Chapter 44

45 0 0
                                    

Shadows flicker at the edge of my vision like quivering ghosts as I awake in an expansive room. Heavy wooden beams crisscross the cathedral ceiling. Flames hiss and pop in a great stone fireplace, the only light in the room. Heads of murdered animals line the walls like morbid curiosities, trophies of pain. Nausea rises in my stomach at the sight of them. There are stags and bear, a mountain lion, a zebra—all emblems of death, stuffed and displayed with pride.

The windows are flung open wide and a freezing wind groans through the trees like an abandoned lover. Starlight slips inside, dusting the room with the faintest of glows and I try to sense how much night is left. I am weakened from blood loss. Webb has drained me enough to be a pliant captive, too frail to fight back.

He's wrapped me in the softest of furs and placed me on a couch. My head rests on a leopard-pelted pillow. He sits before me in a leather chair studded with metal nails, looking at me with an expression of deep concern. As I wake, I see him before me, taking slow deep breaths. Although not tall, he must have been immensely strong as a man, with broad shoulders and thick arms and thighs. Built for power, not grace. A swinger of clubs, not dancer of sabers.

My heart begins to race in my chest from blood loss and fear. I feel like a child next to a king's champion. He is impossible to fight through physical means. In a haze, I think back to all the stories I have ever read: legends, epics, fairy tales, and myths. How did the hero survive? Odysseus? Persephone? Gretel? But my mind is a swirling vortex, unable to grasp any conscious thought. I can't make it work. Webb compels my attention, sitting still and dangerous, mere feet away.

Head swimming, I pull myself up to a sitting position.

"You are delicate," he says. "I've never seen one of our kind who has lived like you and survived so long in civilization. I thought I was the great anomaly. Why do you starve yourself? Is it a psychological weakness you had as a mortal?"

I shake my head, trying to clear the fog from my mind. "I . . ." My voice comes out a raspy whisper. My wrist is throbbing and I cradle it with my other hand. "I know how it feels to lose people. I don't wish to torment others with despair."

He smiles. "A sensitive soul."

"Loss has taught me compassion. Have you not lost anyone?" I wonder when he was turned.

"Not really. My mother died when I was a small boy. My father died decades ago, but he hasn't been missed."

"Did he love you?"

"No. He was a surgeon. A son was the least of his priorities. That was the fifties when childcare was a woman's domain."
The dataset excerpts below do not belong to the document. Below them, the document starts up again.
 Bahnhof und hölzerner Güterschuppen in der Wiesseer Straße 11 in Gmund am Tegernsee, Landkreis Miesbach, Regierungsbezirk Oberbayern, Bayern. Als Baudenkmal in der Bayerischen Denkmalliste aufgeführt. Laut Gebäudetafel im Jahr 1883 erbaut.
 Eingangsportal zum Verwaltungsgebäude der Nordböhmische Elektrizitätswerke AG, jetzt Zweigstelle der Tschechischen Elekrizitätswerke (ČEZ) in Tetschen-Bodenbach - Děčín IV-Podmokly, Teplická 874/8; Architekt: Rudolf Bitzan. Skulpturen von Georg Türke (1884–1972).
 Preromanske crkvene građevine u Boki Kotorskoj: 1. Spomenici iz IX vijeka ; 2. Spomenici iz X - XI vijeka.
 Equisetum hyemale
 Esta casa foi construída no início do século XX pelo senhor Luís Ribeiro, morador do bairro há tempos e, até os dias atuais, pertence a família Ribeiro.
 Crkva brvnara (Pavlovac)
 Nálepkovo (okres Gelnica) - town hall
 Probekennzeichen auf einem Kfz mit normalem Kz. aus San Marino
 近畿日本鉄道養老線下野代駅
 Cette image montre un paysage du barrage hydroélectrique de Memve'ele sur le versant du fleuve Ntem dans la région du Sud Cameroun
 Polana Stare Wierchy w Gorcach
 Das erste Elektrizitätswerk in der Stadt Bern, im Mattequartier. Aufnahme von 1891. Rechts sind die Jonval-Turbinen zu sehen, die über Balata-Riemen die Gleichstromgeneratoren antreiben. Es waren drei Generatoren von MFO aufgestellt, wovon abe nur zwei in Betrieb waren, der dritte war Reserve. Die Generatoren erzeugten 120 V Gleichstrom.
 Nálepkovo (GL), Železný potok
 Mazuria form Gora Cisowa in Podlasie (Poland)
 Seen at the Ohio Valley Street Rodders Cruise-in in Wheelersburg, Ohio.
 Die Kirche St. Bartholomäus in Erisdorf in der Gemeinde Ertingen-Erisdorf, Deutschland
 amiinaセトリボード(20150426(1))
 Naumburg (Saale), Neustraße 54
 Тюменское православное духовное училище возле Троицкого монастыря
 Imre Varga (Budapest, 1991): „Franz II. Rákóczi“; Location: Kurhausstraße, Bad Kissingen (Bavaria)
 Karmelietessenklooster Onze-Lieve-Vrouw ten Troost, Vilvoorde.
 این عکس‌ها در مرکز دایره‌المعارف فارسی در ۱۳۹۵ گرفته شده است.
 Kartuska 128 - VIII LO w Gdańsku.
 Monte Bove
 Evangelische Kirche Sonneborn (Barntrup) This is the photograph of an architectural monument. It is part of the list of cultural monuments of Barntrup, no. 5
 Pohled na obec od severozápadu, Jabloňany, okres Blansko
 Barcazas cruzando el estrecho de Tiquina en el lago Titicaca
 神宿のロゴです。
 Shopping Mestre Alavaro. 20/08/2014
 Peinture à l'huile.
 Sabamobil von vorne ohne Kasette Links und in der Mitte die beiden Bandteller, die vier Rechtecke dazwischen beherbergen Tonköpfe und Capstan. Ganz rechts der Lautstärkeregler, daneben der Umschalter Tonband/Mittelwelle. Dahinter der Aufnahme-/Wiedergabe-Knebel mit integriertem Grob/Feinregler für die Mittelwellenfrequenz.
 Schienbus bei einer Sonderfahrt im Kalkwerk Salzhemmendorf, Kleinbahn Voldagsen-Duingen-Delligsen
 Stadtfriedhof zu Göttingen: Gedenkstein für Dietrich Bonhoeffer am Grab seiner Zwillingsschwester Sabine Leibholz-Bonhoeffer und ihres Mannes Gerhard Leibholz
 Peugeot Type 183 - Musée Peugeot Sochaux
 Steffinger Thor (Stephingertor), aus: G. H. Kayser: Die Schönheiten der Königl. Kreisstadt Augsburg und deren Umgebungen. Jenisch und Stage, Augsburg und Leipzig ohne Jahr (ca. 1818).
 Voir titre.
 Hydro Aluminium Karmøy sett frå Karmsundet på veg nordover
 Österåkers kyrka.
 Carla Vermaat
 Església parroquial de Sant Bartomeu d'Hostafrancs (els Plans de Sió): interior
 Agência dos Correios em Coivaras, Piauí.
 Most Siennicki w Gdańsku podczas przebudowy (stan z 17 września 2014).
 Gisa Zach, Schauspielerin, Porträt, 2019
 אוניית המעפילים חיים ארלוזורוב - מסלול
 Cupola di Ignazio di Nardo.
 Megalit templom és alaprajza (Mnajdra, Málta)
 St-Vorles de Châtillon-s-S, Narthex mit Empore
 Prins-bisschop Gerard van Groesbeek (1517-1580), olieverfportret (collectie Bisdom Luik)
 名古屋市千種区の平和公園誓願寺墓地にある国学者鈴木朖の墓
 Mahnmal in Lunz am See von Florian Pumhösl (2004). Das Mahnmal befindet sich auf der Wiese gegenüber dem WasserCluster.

"Love and protection of a child is a father's domain as well."

Webb smiles sadly. "Who can protect us from this? No mortal. Did your father protect you?"

I look away to hide my grief.

"There's no room for mortals in our life, Anne. They will never be able to protect you. But I can."

"Like you protected Dana?"

His eyes grow hard. "She belonged to me and was not for you to take, but you are far more my type."

"Tractable."

"Pure."

"I'm a vampire. How can you call me pure?"

"It's all over you. I smell it on you. I taste it in your blood. You're a virgin."